Under the Senate version of the bill, the president would have the authority to waive both the military and dual-use export ban and the additional sanctions for national security reasons. The nearly identical House version of the bill, overwhelmingly approved last month, would only allow the president to waive the six additional sanctions. According to the New York Times today, Senate supporters of the bill have said that the House would support the expanded waiver authority.
During yesterday’s debate on the bill, senators from both parties spoke in favor of the legislation, as reported in the Congressional Record.
“Had our years of entreaties to the Syrians not fallen on deaf ears, and had promises from Syria over the last several years not turned out to be little more than empty rhetoric, this bill might not have been necessary,” said Senate Minority Leader Tom Daschle (D-S.D.).
“However, it appears to many of us that the point where we can continue to sit back and hope for Syria to change course has passed. The time has come to show Syria that continued inaction will no longer be tolerated and will come at a price,” he said.
“I do not know if this bill will motivate Damascus to cross the fence and joined the antiterror coalition of civilized nations. I suspect that to believe so would be Pollyannaish. But I do believe that the way we act today will declare to the Damascus dictatorship that there are costs to being on the wrong side of the fence in the war on terror,” Senator Orrin Hatch (R-Utah) said.
Syria today criticized the Senate’s approval of the bill, according to reports.

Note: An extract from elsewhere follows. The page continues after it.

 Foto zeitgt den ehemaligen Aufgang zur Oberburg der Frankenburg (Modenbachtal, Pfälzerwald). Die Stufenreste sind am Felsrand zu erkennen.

“The Senate voted as expected for economic and diplomatic sanctions against Syria because of its support for the resistance of the Palestinian people against the Israeli occupation,” Agence France-Presse today quoted the official SANA news agency as saying.

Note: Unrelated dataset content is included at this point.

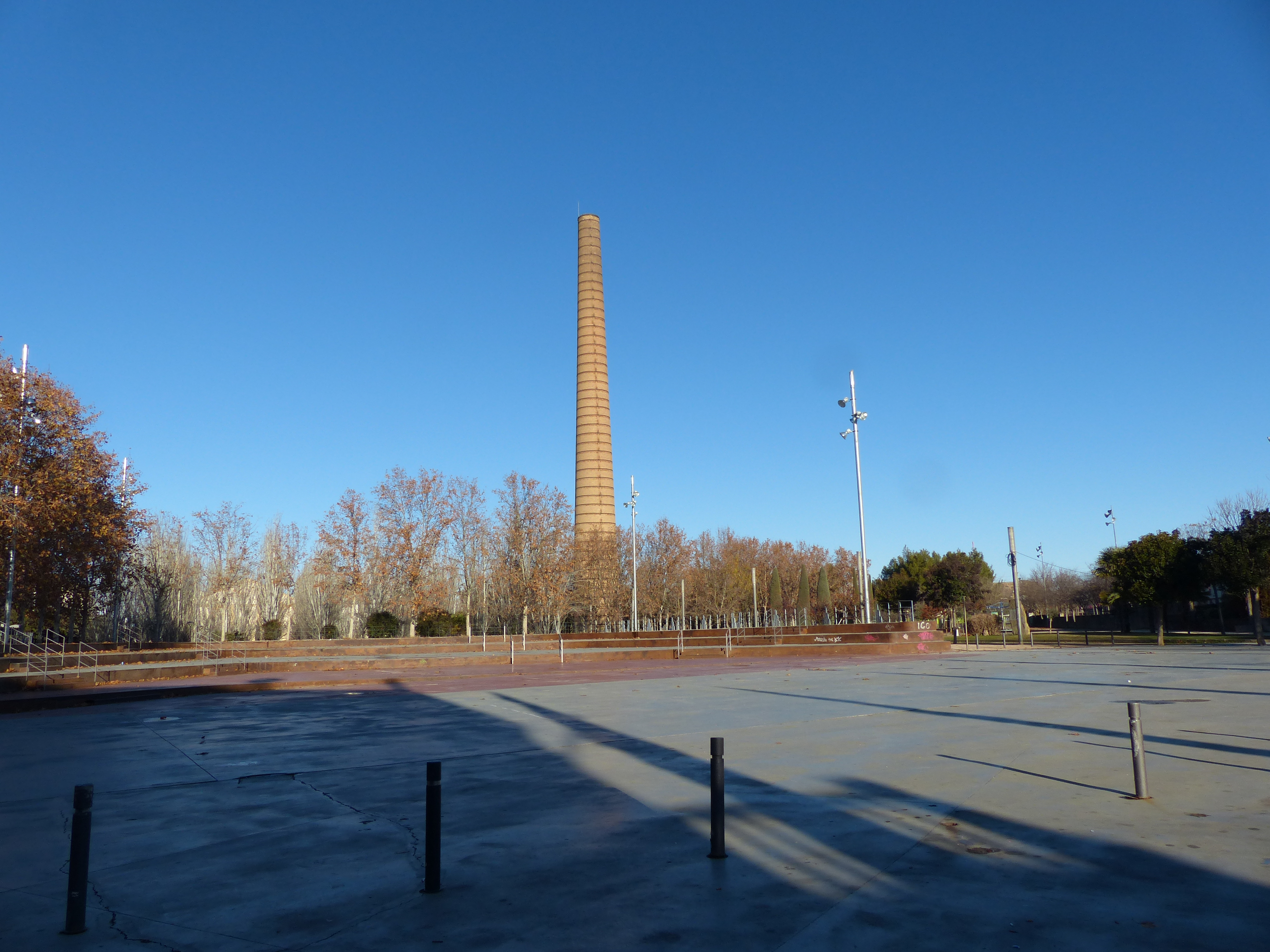 Chimenea de la azucarera de Monzón, provincia de Huesca, España.

The four senators who voted against the bill yesterday were Robert Byrd (D-W.Va.), Lincoln Chafee (R-R.I.), Michael Enzi (R-Wyo.) and Jim Jeffords (I-Vt.). During yesterday’s floor debate, Byrd said he opposed the bill because of concerns it could lead to a U.S. invasion of Syria.
“The findings, statements of policy and sense of Congress provisions in the Syria Accountability Act could be used to build a case against Syria that could too easily be hyped to imply congressional support for pre-emptive action against that rogue state,” Byrd said.